25. Assim sendo a decisão, transitada em julgado, que deferiu o pedido de restituição de valores à executada à ordem do processo n.º 259/22.2T8STS-F (processo objeto da alegada nora de custas de parte, face à sua remessa para outro tribunal) teve como pressuposto o facto de não haver valores por saldar nesse processo no âmbito de custas de partes.

26. A alínea g) do artigo 729º CCP encontra-se ainda preenchido com o fundamento de abuso de direito e à data de início da contagem dos juros.

27. Relativamente à contagem dos juros a recorrente alegou que “Os juros só pode começar a contar no prazo de 10 dias apos a interpelação para pagamento e essa interpelação tem de ocorrer após o trânsito, ou mínimo com a prolação da decisão final e nunca em data anterior, conforme é solicitado do requerimento executivo.”

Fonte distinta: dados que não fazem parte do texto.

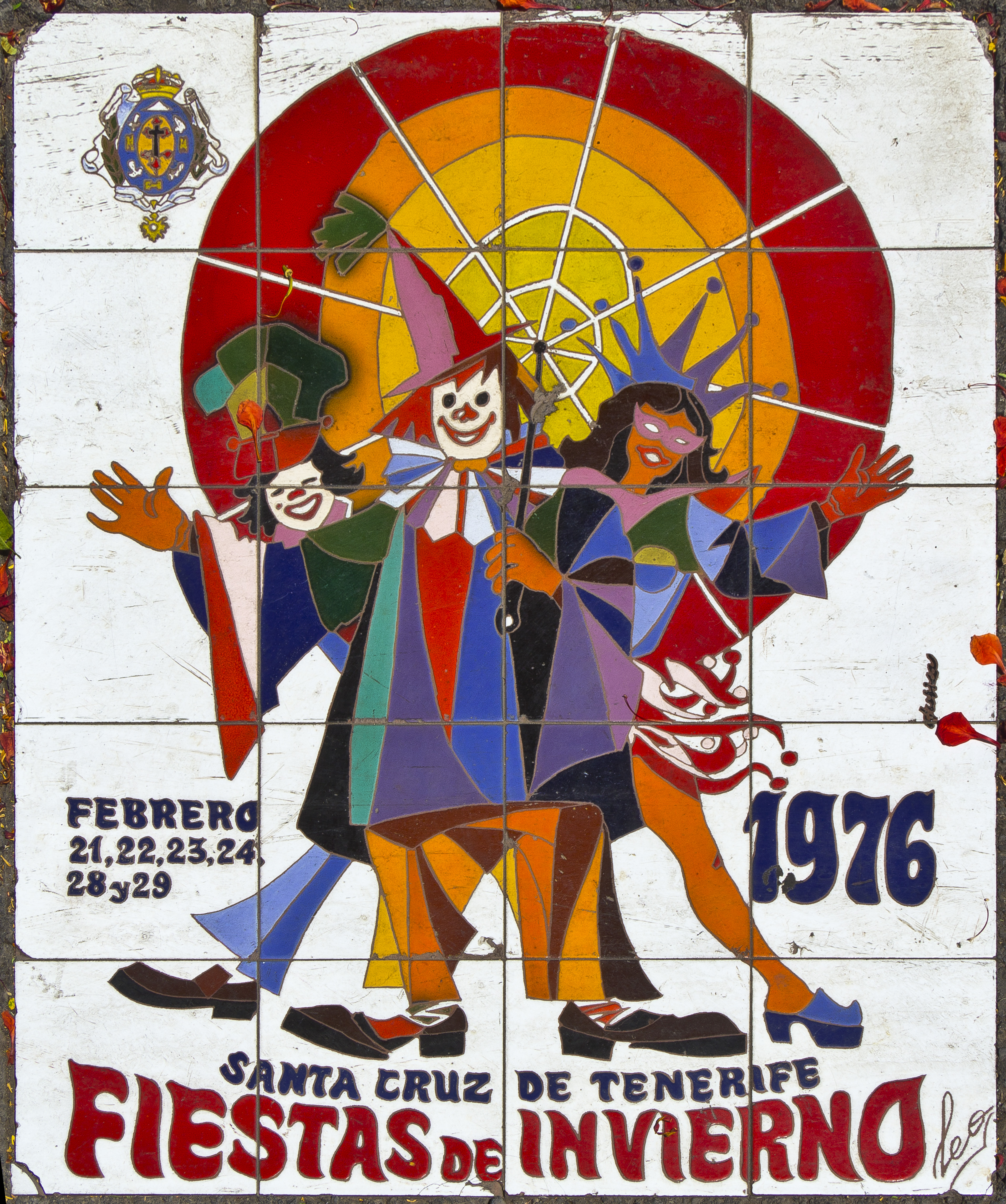 Im Dezember 1996 wurde in Santa Cruz de Tenerife eine Promenade zu Ehren der Gestalter der Karnevalsplakate eröffnet. Dort ist eine große Anzahl der Plakate als „Azulejo“ im Boden eingelassen dargestellt.

28. Face ao exposto os embargos não podiam ter sido liminarmente indeferidos, não só porque foram deduzidos com diversos fundamentos, fundamentos esses que se enquadram no âmbito processual dessa peça processual, como a situação objetivamente relatada nos embargos não afasta de imediato a existência de mais que uma solução plausível de direito nomeadamente segundo as diversas conceções e sensibilidades jurisprudenciais ou doutrinárias.

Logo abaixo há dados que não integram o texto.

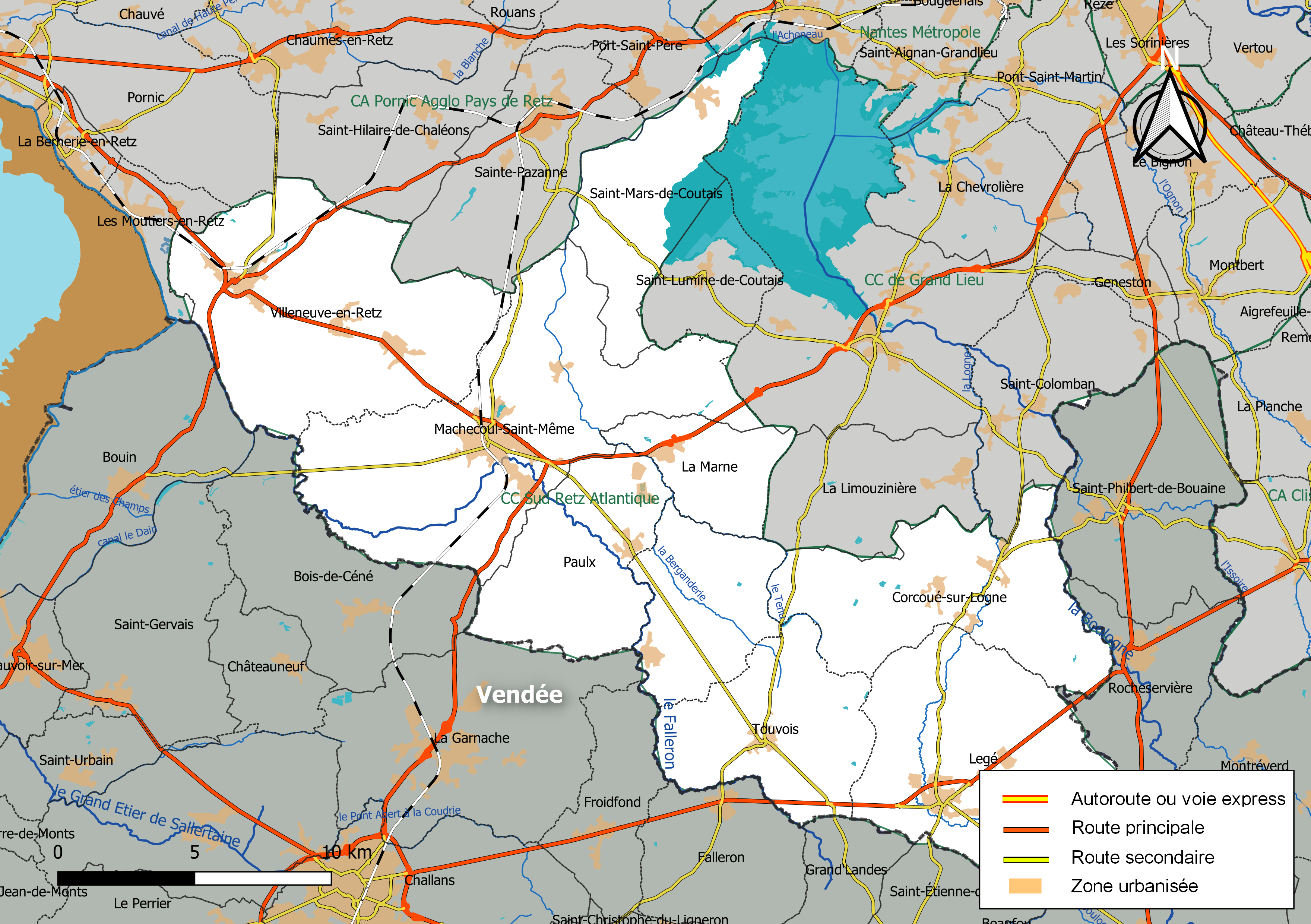 Carte géographique de la Communauté de communes Sud Retz Atlantique, département de la Loire-Atlantique, France. Composition au 1er janvier 2019.

29. Por tudo o exposto é evidente que os embargos não podem ser liminarmente indeferidos, face ao disposto o despacho viola os artigos 732º, 731º, 729º e n.º 2 do artigo 728º todos do CPC e o artigo 29 da Portaria n.º 419-A/2009, de 17.4”.

O recurso foi admitido como de apelação, com subida imediata, nos próprios autos e com efeito meramente devolutivo, ordenando-se a notificação da exequente para os efeitos dos artigos 641º, nº 1 e 569, nº 1, 2ª parte, ambos do Código de Processo Civil.

Não foram oferecidas contra-alegações.

Atenta a natureza estritamente jurídica do objeto do recurso, com o acordo dos restantes membros do coletivo dispensaram-se os vistos, cumprindo agora apreciar e decidir.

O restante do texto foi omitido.